On Tue, Apr 28, 2009 at 11:10:51PM -0400, drew Roberts wrote:
On Tuesday 28 April 2009 21:33:09 Paul Davis wrote:
General point: there will be no linux support for
USB2 audio devices
that looks anything like what currently exists for USB1. There is no
"class compliant device specification" for USB2 audio at present (and
my guess is that there will never be one).

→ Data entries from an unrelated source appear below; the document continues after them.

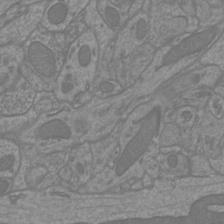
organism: Mouse
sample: Cortical neurons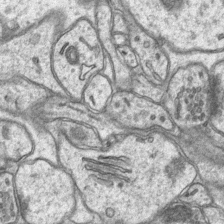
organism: Mouse
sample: CA1 Hippocampus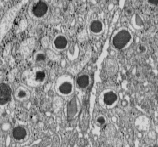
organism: C57BL Mouse
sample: Pancreatic islet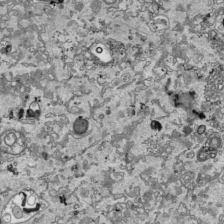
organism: Human
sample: Mitochondria in HCT116 cells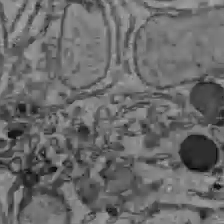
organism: C57BL Mouse
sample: Liver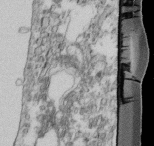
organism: Mouse
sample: Cilia; retinal pigment epithelium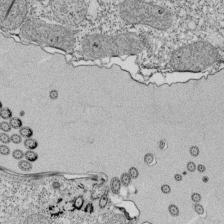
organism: Tetrahymena
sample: Cilia in tetrahymena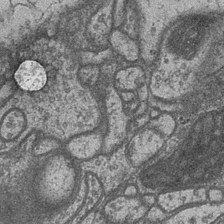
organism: Drosophila
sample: Optic medulla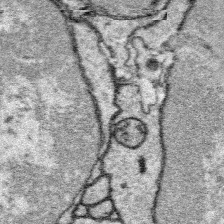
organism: Platynereis dumerilii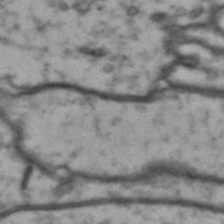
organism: Drosophila
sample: Brain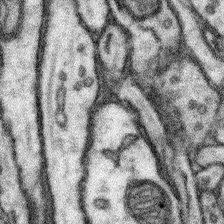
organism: Mouse
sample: Somatosensory cortex neuropil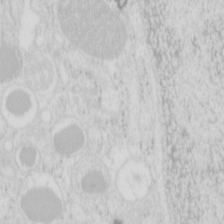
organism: Mouse
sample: Pancreas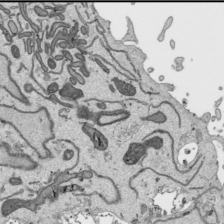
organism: Human
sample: Mitochondria in HCT116 cells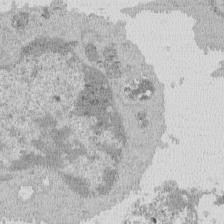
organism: Mouse
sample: Activated Pmel transgenic CD8+ T Cells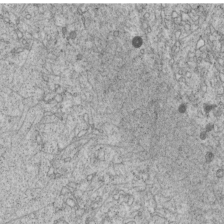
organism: C. elegans
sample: C. elegans embryo early stage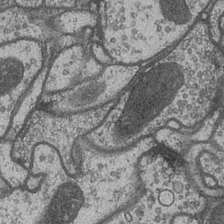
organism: Drosophila
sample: Optic medulla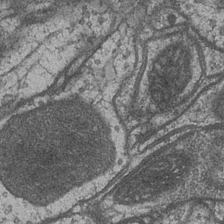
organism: Drosophila
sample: Optic medulla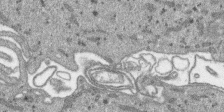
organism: Human
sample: Lung epithelial cells infected with SARS-CoV-2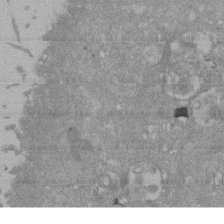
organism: Mouse
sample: ED-1 cell nuclei; centrioles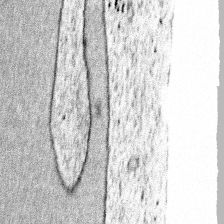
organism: Human
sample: HeLa cells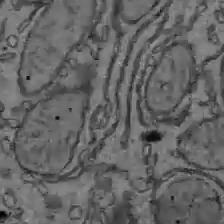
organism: C57BL Mouse
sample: Liver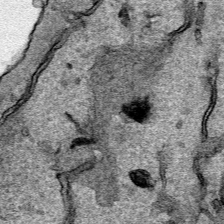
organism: Human
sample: Mitochondria in HCT116 cells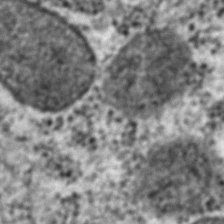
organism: C. elegans
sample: C. elegans embryo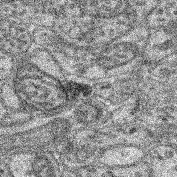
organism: Mouse
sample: Retina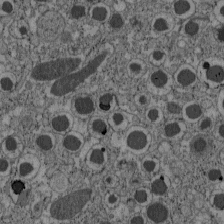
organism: C57BL Mouse
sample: Pancreatic islet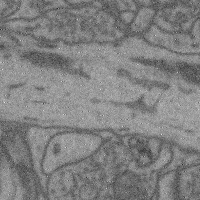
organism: Mouse
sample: Cerebral cortex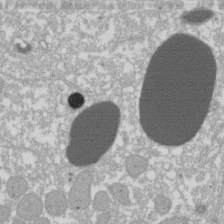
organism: Xenopus
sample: Cilia; centrioles in frog embryo cells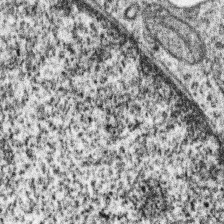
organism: Human
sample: HeLa cells

That's how it looks to play out to me too. Brain dead. There is a lot of brain
dead plays from "world class" companies. It boggles the mind. A mom and pop
making some of the mistakes I see is one thing, world leading enterprises
making them is another thing entirely.
No no. From their standpoint, this is not a fail, it is a big WIN! Interoperability and
standardization is bad! It reduces profits, allows customers to have choice, makes reverse
engineering so much easier, and makes it easier for competitors to make better products
cheaper. These are all terrible, awful things to proprietary product salespeople and MBA
types-- who don't understand that they're not selling any kind of magical
patentable phamaceutical, but rather a straightforward electronic product that any
competent development team could design just as well, if not better. And that many others
will do the same thing, and crowd the market with incompatible crap, possibly enough so to
prevent the whole market from going anywhere at all.
This means that just as
with PCI devices, each and every device (or certainly each and every
chipset) needs its own distinct driver, written one by one by one.
Yet another incredible SNAFU from the audio technology industry - the
folks who bought you MIDI and then lost the plot, started squabbling
amongst themselves, and then the show was cancelled.